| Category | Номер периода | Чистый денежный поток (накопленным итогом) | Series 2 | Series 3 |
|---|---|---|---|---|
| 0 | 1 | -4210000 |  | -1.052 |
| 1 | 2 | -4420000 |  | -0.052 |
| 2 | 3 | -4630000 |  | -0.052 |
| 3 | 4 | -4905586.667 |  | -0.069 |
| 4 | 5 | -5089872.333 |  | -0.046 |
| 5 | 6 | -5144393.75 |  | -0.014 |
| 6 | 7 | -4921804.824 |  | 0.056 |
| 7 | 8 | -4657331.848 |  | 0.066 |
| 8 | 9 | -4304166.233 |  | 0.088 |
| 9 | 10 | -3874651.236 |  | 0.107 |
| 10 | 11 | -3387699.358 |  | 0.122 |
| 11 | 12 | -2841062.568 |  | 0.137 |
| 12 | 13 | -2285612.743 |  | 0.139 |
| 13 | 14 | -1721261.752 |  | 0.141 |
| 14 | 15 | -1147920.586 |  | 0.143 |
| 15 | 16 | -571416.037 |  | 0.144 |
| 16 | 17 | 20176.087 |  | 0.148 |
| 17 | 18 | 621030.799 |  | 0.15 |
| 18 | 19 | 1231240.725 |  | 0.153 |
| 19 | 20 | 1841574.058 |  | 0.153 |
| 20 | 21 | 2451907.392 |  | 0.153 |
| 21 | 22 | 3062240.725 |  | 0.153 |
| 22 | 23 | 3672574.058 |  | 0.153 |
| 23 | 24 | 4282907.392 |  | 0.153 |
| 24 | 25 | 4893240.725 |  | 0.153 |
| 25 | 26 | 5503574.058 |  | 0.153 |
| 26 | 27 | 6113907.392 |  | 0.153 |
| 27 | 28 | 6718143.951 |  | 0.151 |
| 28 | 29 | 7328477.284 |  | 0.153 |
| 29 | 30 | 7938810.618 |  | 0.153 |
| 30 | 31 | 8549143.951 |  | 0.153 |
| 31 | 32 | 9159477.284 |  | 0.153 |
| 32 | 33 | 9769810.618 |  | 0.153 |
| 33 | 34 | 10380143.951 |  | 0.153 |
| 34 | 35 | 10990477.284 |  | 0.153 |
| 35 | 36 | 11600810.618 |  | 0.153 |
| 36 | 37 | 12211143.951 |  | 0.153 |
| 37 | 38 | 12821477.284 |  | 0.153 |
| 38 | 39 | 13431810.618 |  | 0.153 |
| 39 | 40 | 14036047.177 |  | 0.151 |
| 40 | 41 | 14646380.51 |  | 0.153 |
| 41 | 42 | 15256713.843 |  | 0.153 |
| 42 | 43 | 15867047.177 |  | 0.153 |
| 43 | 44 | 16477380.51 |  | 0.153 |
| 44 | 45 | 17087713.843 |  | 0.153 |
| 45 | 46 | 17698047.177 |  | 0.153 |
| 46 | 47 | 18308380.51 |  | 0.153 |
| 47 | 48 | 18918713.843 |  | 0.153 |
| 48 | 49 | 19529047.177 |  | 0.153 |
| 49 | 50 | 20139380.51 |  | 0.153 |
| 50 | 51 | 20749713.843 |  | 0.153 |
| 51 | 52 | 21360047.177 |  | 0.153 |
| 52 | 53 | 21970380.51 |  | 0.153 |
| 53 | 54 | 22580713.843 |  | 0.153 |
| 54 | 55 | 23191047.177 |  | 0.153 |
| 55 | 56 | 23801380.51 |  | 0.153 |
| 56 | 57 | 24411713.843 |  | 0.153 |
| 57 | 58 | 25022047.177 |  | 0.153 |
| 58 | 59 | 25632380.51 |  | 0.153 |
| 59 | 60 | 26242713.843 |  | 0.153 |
-=-=-
= Exercise details =
Without omitting anything, reproduce the whole of the data.

= Output of the task =
| Category | Номер периода | Чистый денежный поток (накопленным итогом) | Series 2 | Series 3 |
|---|---|---|---|---|
| 0 | 1 | -4210000 |  | -1.052 |
| 1 | 2 | -4420000 |  | -0.052 |
| 2 | 3 | -4630000 |  | -0.052 |
| 3 | 4 | -4905586.667 |  | -0.069 |
| 4 | 5 | -5089872.333 |  | -0.046 |
| 5 | 6 | -5144393.75 |  | -0.014 |
| 6 | 7 | -4921804.824 |  | 0.056 |
| 7 | 8 | -4657331.848 |  | 0.066 |
| 8 | 9 | -4304166.233 |  | 0.088 |
| 9 | 10 | -3874651.236 |  | 0.107 |
| 10 | 11 | -3387699.358 |  | 0.122 |
| 11 | 12 | -2841062.568 |  | 0.137 |
| 12 | 13 | -2285612.743 |  | 0.139 |
| 13 | 14 | -1721261.752 |  | 0.141 |
| 14 | 15 | -1147920.586 |  | 0.143 |
| 15 | 16 | -571416.037 |  | 0.144 |
| 16 | 17 | 20176.087 |  | 0.148 |
| 17 | 18 | 621030.799 |  | 0.15 |
| 18 | 19 | 1231240.725 |  | 0.153 |
| 19 | 20 | 1841574.058 |  | 0.153 |
| 20 | 21 | 2451907.392 |  | 0.153 |
| 21 | 22 | 3062240.725 |  | 0.153 |
| 22 | 23 | 3672574.058 |  | 0.153 |
| 23 | 24 | 4282907.392 |  | 0.153 |
| 24 | 25 | 4893240.725 |  | 0.153 |
| 25 | 26 | 5503574.058 |  | 0.153 |
| 26 | 27 | 6113907.392 |  | 0.153 |
| 27 | 28 | 6718143.951 |  | 0.151 |
| 28 | 29 | 7328477.284 |  | 0.153 |
| 29 | 30 | 7938810.618 |  | 0.153 |
| 30 | 31 | 8549143.951 |  | 0.153 |
| 31 | 32 | 9159477.284 |  | 0.153 |
| 32 | 33 | 9769810.618 |  | 0.153 |
| 33 | 34 | 10380143.951 |  | 0.153 |
| 34 | 35 | 10990477.284 |  | 0.153 |
| 35 | 36 | 11600810.618 |  | 0.153 |
| 36 | 37 | 12211143.951 |  | 0.153 |
| 37 | 38 | 12821477.284 |  | 0.153 |
| 38 | 39 | 13431810.618 |  | 0.153 |
| 39 | 40 | 14036047.177 |  | 0.151 |
| 40 | 41 | 14646380.51 |  | 0.153 |
| 41 | 42 | 15256713.843 |  | 0.153 |
| 42 | 43 | 15867047.177 |  | 0.153 |
| 43 | 44 | 16477380.51 |  | 0.153 |
| 44 | 45 | 17087713.843 |  | 0.153 |
| 45 | 46 | 17698047.177 |  | 0.153 |
| 46 | 47 | 18308380.51 |  | 0.153 |
| 47 | 48 | 18918713.843 |  | 0.153 |
| 48 | 49 | 19529047.177 |  | 0.153 |
| 49 | 50 | 20139380.51 |  | 0.153 |
| 50 | 51 | 20749713.843 |  | 0.153 |
| 51 | 52 | 21360047.177 |  | 0.153 |
| 52 | 53 | 21970380.51 |  | 0.153 |
| 53 | 54 | 22580713.843 |  | 0.153 |
| 54 | 55 | 23191047.177 |  | 0.153 |
| 55 | 56 | 23801380.51 |  | 0.153 |
| 56 | 57 | 24411713.843 |  | 0.153 |
| 57 | 58 | 25022047.177 |  | 0.153 |
| 58 | 59 | 25632380.51 |  | 0.153 |
| 59 | 60 | 26242713.843 |  | 0.153 |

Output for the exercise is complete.